§ **ASSIGNMENT**:
All records are to be retyped faithfully and completely.

***** AVAILABLE DATA *****

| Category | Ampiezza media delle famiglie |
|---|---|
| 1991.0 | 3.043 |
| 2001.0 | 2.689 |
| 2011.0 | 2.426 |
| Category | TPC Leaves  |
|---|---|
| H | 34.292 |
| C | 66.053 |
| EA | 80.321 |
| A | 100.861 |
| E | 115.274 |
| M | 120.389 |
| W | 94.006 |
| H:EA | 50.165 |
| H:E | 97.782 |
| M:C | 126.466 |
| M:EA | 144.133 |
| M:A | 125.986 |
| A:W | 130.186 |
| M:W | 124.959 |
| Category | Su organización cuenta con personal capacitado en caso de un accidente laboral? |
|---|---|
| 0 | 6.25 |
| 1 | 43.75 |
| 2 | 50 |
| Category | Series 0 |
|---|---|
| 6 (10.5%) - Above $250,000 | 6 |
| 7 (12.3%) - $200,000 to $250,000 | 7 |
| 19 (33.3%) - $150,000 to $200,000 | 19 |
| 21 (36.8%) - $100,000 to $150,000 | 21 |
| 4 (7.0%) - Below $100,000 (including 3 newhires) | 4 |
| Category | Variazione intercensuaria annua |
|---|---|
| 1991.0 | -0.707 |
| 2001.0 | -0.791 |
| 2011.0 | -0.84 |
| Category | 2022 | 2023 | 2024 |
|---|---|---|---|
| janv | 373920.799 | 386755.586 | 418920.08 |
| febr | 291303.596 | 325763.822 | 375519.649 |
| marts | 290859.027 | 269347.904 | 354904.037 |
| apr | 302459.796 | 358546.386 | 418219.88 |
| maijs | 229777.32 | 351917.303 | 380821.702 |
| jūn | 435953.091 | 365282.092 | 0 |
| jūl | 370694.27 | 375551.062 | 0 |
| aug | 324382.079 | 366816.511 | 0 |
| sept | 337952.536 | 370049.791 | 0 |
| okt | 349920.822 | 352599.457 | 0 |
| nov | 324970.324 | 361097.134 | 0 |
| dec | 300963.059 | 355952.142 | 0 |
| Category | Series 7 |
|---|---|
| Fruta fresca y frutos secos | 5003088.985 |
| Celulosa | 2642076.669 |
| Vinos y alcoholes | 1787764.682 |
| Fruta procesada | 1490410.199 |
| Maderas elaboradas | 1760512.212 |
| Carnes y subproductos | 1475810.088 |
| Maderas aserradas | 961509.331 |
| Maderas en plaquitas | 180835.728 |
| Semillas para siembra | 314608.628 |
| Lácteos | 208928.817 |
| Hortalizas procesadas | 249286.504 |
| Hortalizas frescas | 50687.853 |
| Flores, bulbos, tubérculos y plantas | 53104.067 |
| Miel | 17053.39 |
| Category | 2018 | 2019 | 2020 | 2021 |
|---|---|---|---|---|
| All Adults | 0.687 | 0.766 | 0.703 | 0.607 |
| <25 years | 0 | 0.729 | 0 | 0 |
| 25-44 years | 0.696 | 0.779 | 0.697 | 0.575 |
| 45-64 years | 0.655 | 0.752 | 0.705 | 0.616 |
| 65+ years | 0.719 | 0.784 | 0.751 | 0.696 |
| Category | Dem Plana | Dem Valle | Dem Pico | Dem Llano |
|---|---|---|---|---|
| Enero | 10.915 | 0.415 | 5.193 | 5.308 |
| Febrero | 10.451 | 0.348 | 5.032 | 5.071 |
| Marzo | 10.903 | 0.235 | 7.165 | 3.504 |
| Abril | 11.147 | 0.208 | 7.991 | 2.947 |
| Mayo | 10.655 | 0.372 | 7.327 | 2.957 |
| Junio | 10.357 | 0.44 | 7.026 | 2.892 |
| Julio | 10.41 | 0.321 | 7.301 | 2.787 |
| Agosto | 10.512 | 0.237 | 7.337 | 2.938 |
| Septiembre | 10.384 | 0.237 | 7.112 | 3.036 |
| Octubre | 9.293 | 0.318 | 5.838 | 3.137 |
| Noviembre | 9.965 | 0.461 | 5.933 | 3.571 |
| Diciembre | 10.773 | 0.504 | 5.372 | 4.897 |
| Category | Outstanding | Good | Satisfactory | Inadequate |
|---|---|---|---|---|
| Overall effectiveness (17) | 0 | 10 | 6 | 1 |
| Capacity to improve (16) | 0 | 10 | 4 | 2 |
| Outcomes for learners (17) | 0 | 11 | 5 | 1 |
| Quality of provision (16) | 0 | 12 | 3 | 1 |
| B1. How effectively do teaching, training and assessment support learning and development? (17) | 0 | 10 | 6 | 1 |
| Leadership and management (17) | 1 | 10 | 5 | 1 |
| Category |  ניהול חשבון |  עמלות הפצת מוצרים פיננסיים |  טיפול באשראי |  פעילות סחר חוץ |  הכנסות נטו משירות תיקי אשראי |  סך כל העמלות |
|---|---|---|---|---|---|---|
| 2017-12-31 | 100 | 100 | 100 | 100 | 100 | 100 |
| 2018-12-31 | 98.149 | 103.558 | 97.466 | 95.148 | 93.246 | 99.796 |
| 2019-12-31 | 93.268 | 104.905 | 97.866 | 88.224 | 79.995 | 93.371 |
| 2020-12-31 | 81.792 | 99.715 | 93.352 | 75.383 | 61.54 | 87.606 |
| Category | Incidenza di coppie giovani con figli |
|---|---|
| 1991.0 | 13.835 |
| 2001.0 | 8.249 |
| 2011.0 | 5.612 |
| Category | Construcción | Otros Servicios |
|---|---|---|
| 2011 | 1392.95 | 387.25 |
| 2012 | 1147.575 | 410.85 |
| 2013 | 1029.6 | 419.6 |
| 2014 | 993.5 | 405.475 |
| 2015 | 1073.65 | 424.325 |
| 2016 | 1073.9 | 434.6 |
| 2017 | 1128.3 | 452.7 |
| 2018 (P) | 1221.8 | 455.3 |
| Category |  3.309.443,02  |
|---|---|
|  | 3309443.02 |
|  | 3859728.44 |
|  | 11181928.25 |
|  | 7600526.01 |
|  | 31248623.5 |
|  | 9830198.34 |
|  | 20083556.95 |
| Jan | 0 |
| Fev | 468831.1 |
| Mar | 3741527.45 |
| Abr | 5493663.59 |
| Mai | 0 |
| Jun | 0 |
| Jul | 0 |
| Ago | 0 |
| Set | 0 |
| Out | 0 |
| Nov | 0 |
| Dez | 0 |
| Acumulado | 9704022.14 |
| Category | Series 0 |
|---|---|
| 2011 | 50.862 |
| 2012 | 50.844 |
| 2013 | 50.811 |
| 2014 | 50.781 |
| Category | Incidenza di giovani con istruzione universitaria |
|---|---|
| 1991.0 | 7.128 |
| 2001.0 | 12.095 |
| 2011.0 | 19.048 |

*****

§ **SOLUTION TO THIS EXERCISE**:
| Category | Ampiezza media delle famiglie |
|---|---|
| 1991.0 | 3.043 |
| 2001.0 | 2.689 |
| 2011.0 | 2.426 |
| Category | TPC Leaves  |
|---|---|
| H | 34.292 |
| C | 66.053 |
| EA | 80.321 |
| A | 100.861 |
| E | 115.274 |
| M | 120.389 |
| W | 94.006 |
| H:EA | 50.165 |
| H:E | 97.782 |
| M:C | 126.466 |
| M:EA | 144.133 |
| M:A | 125.986 |
| A:W | 130.186 |
| M:W | 124.959 |
| Category | Su organización cuenta con personal capacitado en caso de un accidente laboral? |
|---|---|
| 0 | 6.25 |
| 1 | 43.75 |
| 2 | 50 |
| Category | Series 0 |
|---|---|
| 6 (10.5%) - Above $250,000 | 6 |
| 7 (12.3%) - $200,000 to $250,000 | 7 |
| 19 (33.3%) - $150,000 to $200,000 | 19 |
| 21 (36.8%) - $100,000 to $150,000 | 21 |
| 4 (7.0%) - Below $100,000 (including 3 newhires) | 4 |
| Category | Variazione intercensuaria annua |
|---|---|
| 1991.0 | -0.707 |
| 2001.0 | -0.791 |
| 2011.0 | -0.84 |
| Category | 2022 | 2023 | 2024 |
|---|---|---|---|
| janv | 373920.799 | 386755.586 | 418920.08 |
| febr | 291303.596 | 325763.822 | 375519.649 |
| marts | 290859.027 | 269347.904 | 354904.037 |
| apr | 302459.796 | 358546.386 | 418219.88 |
| maijs | 229777.32 | 351917.303 | 380821.702 |
| jūn | 435953.091 | 365282.092 | 0 |
| jūl | 370694.27 | 375551.062 | 0 |
| aug | 324382.079 | 366816.511 | 0 |
| sept | 337952.536 | 370049.791 | 0 |
| okt | 349920.822 | 352599.457 | 0 |
| nov | 324970.324 | 361097.134 | 0 |
| dec | 300963.059 | 355952.142 | 0 |
| Category | Series 7 |
|---|---|
| Fruta fresca y frutos secos | 5003088.985 |
| Celulosa | 2642076.669 |
| Vinos y alcoholes | 1787764.682 |
| Fruta procesada | 1490410.199 |
| Maderas elaboradas | 1760512.212 |
| Carnes y subproductos | 1475810.088 |
| Maderas aserradas | 961509.331 |
| Maderas en plaquitas | 180835.728 |
| Semillas para siembra | 314608.628 |
| Lácteos | 208928.817 |
| Hortalizas procesadas | 249286.504 |
| Hortalizas frescas | 50687.853 |
| Flores, bulbos, tubérculos y plantas | 53104.067 |
| Miel | 17053.39 |
| Category | 2018 | 2019 | 2020 | 2021 |
|---|---|---|---|---|
| All Adults | 0.687 | 0.766 | 0.703 | 0.607 |
| <25 years | 0 | 0.729 | 0 | 0 |
| 25-44 years | 0.696 | 0.779 | 0.697 | 0.575 |
| 45-64 years | 0.655 | 0.752 | 0.705 | 0.616 |
| 65+ years | 0.719 | 0.784 | 0.751 | 0.696 |
| Category | Dem Plana | Dem Valle | Dem Pico | Dem Llano |
|---|---|---|---|---|
| Enero | 10.915 | 0.415 | 5.193 | 5.308 |
| Febrero | 10.451 | 0.348 | 5.032 | 5.071 |
| Marzo | 10.903 | 0.235 | 7.165 | 3.504 |
| Abril | 11.147 | 0.208 | 7.991 | 2.947 |
| Mayo | 10.655 | 0.372 | 7.327 | 2.957 |
| Junio | 10.357 | 0.44 | 7.026 | 2.892 |
| Julio | 10.41 | 0.321 | 7.301 | 2.787 |
| Agosto | 10.512 | 0.237 | 7.337 | 2.938 |
| Septiembre | 10.384 | 0.237 | 7.112 | 3.036 |
| Octubre | 9.293 | 0.318 | 5.838 | 3.137 |
| Noviembre | 9.965 | 0.461 | 5.933 | 3.571 |
| Diciembre | 10.773 | 0.504 | 5.372 | 4.897 |
| Category | Outstanding | Good | Satisfactory | Inadequate |
|---|---|---|---|---|
| Overall effectiveness (17) | 0 | 10 | 6 | 1 |
| Capacity to improve (16) | 0 | 10 | 4 | 2 |
| Outcomes for learners (17) | 0 | 11 | 5 | 1 |
| Quality of provision (16) | 0 | 12 | 3 | 1 |
| B1. How effectively do teaching, training and assessment support learning and development? (17) | 0 | 10 | 6 | 1 |
| Leadership and management (17) | 1 | 10 | 5 | 1 |
| Category |  ניהול חשבון |  עמלות הפצת מוצרים פיננסיים |  טיפול באשראי |  פעילות סחר חוץ |  הכנסות נטו משירות תיקי אשראי |  סך כל העמלות |
|---|---|---|---|---|---|---|
| 2017-12-31 | 100 | 100 | 100 | 100 | 100 | 100 |
| 2018-12-31 | 98.149 | 103.558 | 97.466 | 95.148 | 93.246 | 99.796 |
| 2019-12-31 | 93.268 | 104.905 | 97.866 | 88.224 | 79.995 | 93.371 |
| 2020-12-31 | 81.792 | 99.715 | 93.352 | 75.383 | 61.54 | 87.606 |
| Category | Incidenza di coppie giovani con figli |
|---|---|
| 1991.0 | 13.835 |
| 2001.0 | 8.249 |
| 2011.0 | 5.612 |
| Category | Construcción | Otros Servicios |
|---|---|---|
| 2011 | 1392.95 | 387.25 |
| 2012 | 1147.575 | 410.85 |
| 2013 | 1029.6 | 419.6 |
| 2014 | 993.5 | 405.475 |
| 2015 | 1073.65 | 424.325 |
| 2016 | 1073.9 | 434.6 |
| 2017 | 1128.3 | 452.7 |
| 2018 (P) | 1221.8 | 455.3 |
| Category |  3.309.443,02  |
|---|---|
|  | 3309443.02 |
|  | 3859728.44 |
|  | 11181928.25 |
|  | 7600526.01 |
|  | 31248623.5 |
|  | 9830198.34 |
|  | 20083556.95 |
| Jan | 0 |
| Fev | 468831.1 |
| Mar | 3741527.45 |
| Abr | 5493663.59 |
| Mai | 0 |
| Jun | 0 |
| Jul | 0 |
| Ago | 0 |
| Set | 0 |
| Out | 0 |
| Nov | 0 |
| Dez | 0 |
| Acumulado | 9704022.14 |
| Category | Series 0 |
|---|---|
| 2011 | 50.862 |
| 2012 | 50.844 |
| 2013 | 50.811 |
| 2014 | 50.781 |
| Category | Incidenza di giovani con istruzione universitaria |
|---|---|
| 1991.0 | 7.128 |
| 2001.0 | 12.095 |
| 2011.0 | 19.048 |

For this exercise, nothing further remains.